↓↓↓
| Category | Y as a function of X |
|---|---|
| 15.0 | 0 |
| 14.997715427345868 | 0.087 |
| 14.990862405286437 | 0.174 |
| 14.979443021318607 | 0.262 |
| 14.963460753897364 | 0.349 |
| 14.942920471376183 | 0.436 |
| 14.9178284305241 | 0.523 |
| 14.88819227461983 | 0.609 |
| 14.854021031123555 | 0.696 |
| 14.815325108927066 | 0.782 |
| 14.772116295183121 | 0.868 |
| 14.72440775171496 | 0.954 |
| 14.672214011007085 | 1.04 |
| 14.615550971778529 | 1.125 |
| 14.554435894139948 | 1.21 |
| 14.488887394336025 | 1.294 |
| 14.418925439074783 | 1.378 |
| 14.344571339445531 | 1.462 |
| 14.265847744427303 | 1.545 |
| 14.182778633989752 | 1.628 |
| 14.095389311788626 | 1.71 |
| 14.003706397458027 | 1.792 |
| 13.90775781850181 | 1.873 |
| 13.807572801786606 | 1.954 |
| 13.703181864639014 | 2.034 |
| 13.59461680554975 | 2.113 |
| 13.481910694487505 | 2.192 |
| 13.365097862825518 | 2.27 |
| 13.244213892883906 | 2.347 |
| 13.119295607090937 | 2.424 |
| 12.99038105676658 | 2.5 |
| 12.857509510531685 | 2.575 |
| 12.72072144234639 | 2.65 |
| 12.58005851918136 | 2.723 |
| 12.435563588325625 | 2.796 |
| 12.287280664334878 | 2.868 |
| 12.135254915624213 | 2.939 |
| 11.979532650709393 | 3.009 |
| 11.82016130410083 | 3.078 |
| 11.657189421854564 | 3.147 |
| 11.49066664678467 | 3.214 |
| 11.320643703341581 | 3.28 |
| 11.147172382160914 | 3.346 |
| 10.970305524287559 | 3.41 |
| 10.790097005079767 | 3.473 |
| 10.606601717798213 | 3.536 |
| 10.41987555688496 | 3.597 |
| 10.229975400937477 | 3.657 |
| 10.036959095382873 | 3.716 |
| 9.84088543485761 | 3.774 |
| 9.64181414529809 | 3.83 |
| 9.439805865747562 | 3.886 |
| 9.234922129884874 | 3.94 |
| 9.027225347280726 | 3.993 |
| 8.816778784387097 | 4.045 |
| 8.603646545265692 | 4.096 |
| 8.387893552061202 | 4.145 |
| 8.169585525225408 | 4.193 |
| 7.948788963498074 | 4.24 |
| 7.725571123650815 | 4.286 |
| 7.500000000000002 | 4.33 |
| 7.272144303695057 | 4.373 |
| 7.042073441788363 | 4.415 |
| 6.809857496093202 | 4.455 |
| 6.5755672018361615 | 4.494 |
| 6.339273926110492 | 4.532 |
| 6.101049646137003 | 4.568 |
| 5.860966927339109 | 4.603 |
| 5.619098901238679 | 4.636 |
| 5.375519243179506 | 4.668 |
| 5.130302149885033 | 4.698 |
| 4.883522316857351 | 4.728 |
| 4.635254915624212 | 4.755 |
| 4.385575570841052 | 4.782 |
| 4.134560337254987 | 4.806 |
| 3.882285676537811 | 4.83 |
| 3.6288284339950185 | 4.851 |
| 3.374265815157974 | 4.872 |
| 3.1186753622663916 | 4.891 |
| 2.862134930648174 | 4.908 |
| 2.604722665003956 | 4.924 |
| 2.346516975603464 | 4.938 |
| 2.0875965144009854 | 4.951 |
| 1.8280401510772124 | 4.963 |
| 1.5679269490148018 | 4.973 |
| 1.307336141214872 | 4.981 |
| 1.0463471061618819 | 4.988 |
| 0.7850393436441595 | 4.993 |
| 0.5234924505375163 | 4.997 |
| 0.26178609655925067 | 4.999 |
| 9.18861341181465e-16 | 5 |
↑↑↑
Try it - In the listing above, find the line containing "14.815325108927066 | 0.782 |" and the line containing "14.095389311788626 | 1.71 |", then repeat those two lines and everything between them exactly.

Task result -
| 14.815325108927066 | 0.782 |
| 14.772116295183121 | 0.868 |
| 14.72440775171496 | 0.954 |
| 14.672214011007085 | 1.04 |
| 14.615550971778529 | 1.125 |
| 14.554435894139948 | 1.21 |
| 14.488887394336025 | 1.294 |
| 14.418925439074783 | 1.378 |
| 14.344571339445531 | 1.462 |
| 14.265847744427303 | 1.545 |
| 14.182778633989752 | 1.628 |
| 14.095389311788626 | 1.71 |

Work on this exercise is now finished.